A molecule derived from the soapbark plant and used as a key ingredient in vaccines, has been replicated in an alternative plant host for the first time, opening up valuable opportunities for the vaccine industry.
A research collaboration led by the John Innes Center is using the recently released genome sequence of the Chilean soapbark plant (Quillaza saponaria) to track and map the elusive genes and enzymes in the complex sequence of steps required to make the molecule QS-21.
Using transient expression techniques developed at the John Innes Centre, the team reconstructed the chemical pathway in a tobacco plant, demonstrating for the first time ‘tree-free’ production of this highly valuable compound.
Our study opens unprecedented opportunities for bioengineering vaccine adjuvants. We can now investigate and improve these compounds to enhance human immunity to the vaccine and develop QS-21 in a way that does not rely on extracts from soap rind.”
Professor Anne Osborne FRS, Group Leader of the John Innes Centre
Vaccine adjuvants are immunostimulants that prime the body’s response to vaccines — and are a key component of human vaccines for shingles, malaria and others under development.
QS-21, a potent adjuvant, is derived directly from the bark of the soapbark tree, raising concerns about the environmental sustainability of its supply.
For years, researchers and industry partners have sought ways to create molecules in alternative expression systems such as yeast or tobacco plants. But lack of knowledge about the complex structure of the molecule and its biochemical pathway in plants has so far hindered this.
Previously researchers in Professor Osborne’s group assembled the initial part of the pathway that forms the scaffolding structure for QS-21. However, the search for the long complete pathway, the acyl chain that forms an important part of the molecule that stimulates immune cells, remains incomplete.
A new study shows that Nature Chemical BiologyJohn Innes Center researchers used a variety of gene discovery methods to identify about 70 candidate genes and transfer them to tobacco plants.

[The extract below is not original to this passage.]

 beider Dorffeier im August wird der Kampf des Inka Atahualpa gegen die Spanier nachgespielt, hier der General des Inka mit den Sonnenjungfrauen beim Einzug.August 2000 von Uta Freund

By analyzing gene expression patterns and products supported by the metabolomic and nuclear magnetic resonance (NMR) platforms at the John Innes Center, they were able to narrow down the search to a final 20 genes and enzymes that make up the QS-21 pathway.
First author Dr Laetitia Martin said: “This is the first time QS-21 has been produced in a heterologous expression system. This means we can better understand how this molecule works and how we can address issues of scale and toxicity.
“What’s so rewarding is that this molecule is used in vaccines and my project impacts people’s lives by being able to make it more sustainable. It’s amazing to think that something so scientifically rewarding can bring so much good to society.”
“On a personal level this scientific research has been extremely rewarding. I am not a chemist so I could not have done it without the support of the John Innes Center Metabolomics Platform and the Chemistry Platform.”
The team has partnered with Plant Biosciences Limited PBL (Plant Biosciences Limited) Norwich Limited who are leading the commercialization of the project.
Complete biosynthesis of the potent vaccine adjuvant QS-21 is demonstrated Nature Chemical Biology.
Martin, LBB, etc (2024). Complete biosynthesis of potent adjuvant vaccine QS-21. Nature Chemical Biology. doi.org/10.1038/s41589-023-01538-5.